◆ Task instructions ◆
Would you reproduce exactly the lines below from the one holding "Szoyer Ilonka (1879." through the one holding "placa mamba", inclusive, and no others?

◆ Records shown ◆
☆ ☆ ☆
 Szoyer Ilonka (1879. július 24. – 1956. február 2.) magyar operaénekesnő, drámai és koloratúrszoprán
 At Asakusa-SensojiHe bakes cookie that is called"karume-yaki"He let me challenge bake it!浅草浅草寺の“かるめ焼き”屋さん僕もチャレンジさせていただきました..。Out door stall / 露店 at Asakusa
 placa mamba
☆ ☆ ☆
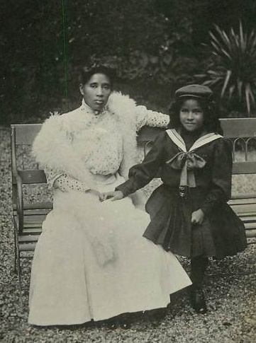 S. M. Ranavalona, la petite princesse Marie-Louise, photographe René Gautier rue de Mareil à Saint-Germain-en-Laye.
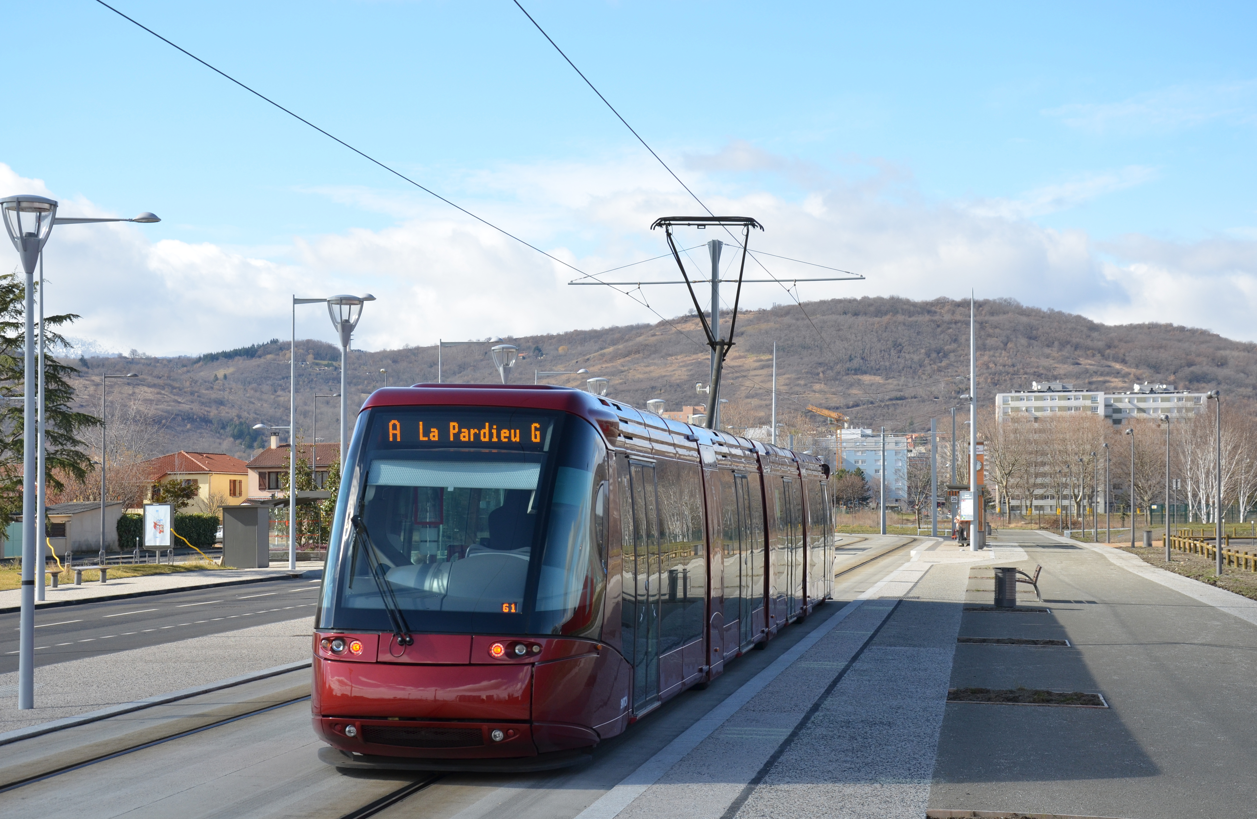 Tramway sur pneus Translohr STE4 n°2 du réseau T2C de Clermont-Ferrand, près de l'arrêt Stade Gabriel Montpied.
☆ ☆ ☆
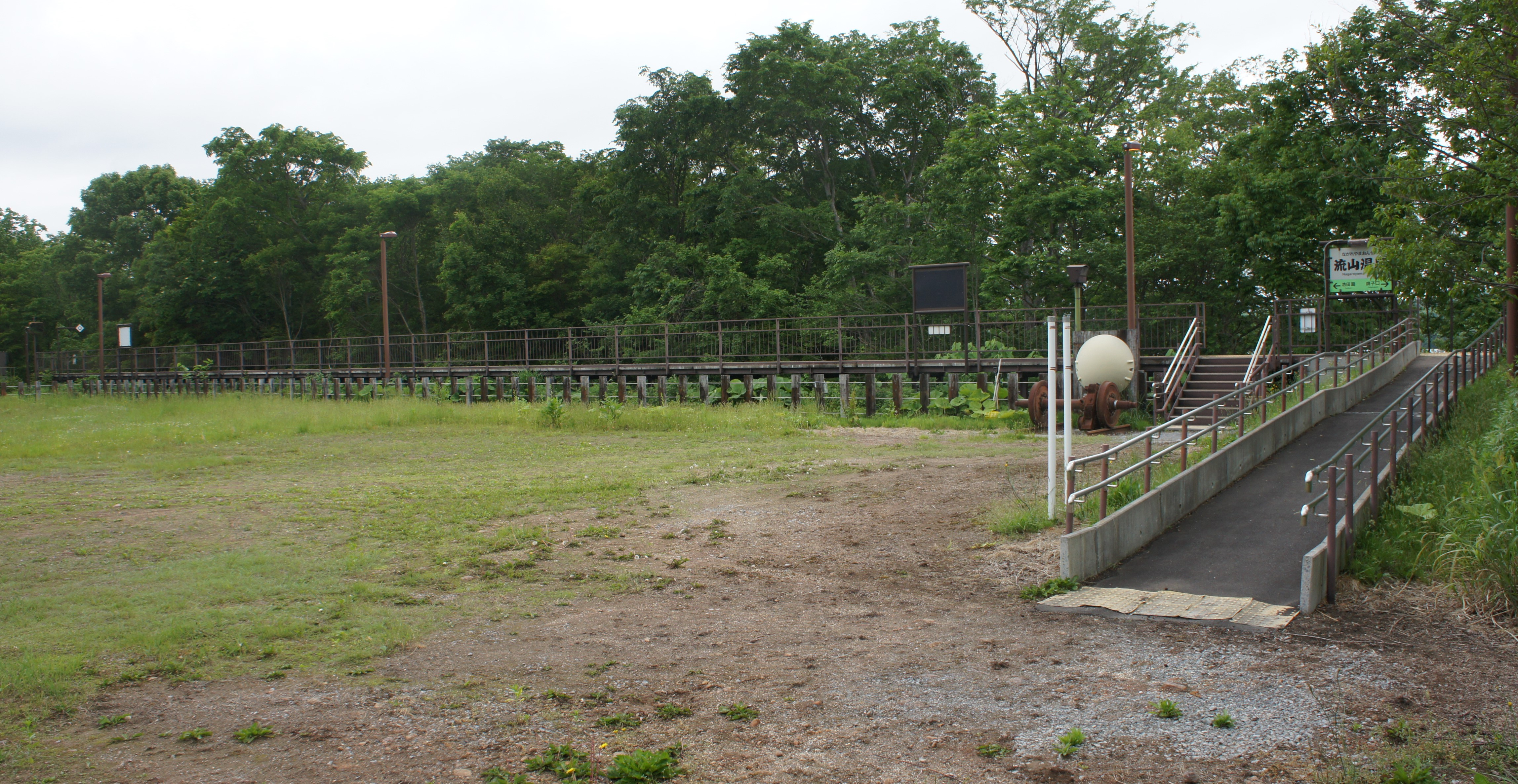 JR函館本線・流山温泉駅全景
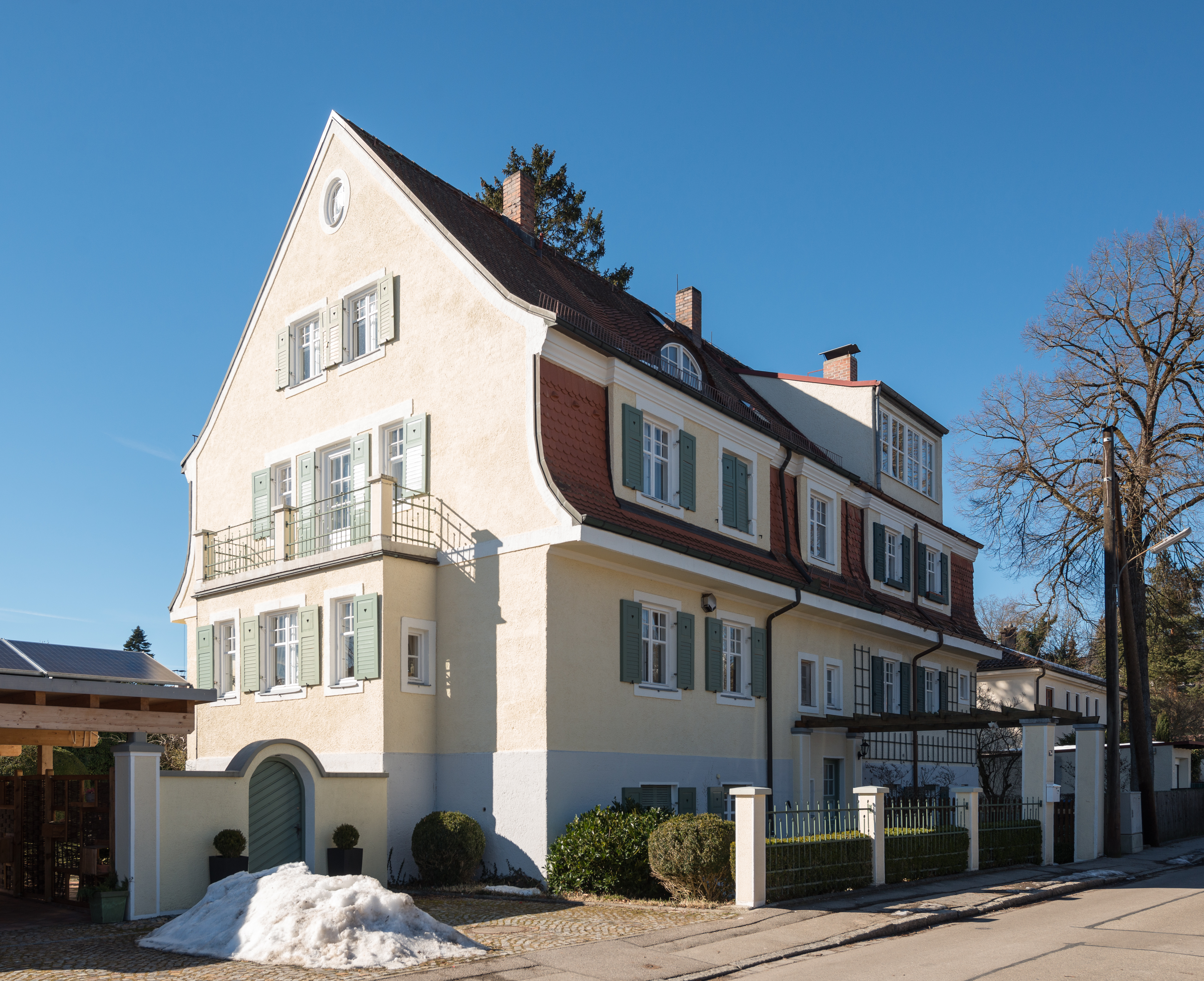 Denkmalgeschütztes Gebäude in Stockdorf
☆ ☆ ☆
◆ Exercise output ◆
 Szoyer Ilonka (1879. július 24. – 1956. február 2.) magyar operaénekesnő, drámai és koloratúrszoprán
 At Asakusa-SensojiHe bakes cookie that is called"karume-yaki"He let me challenge bake it!浅草浅草寺の“かるめ焼き”屋さん僕もチャレンジさせていただきました..。Out door stall / 露店 at Asakusa
 placa mamba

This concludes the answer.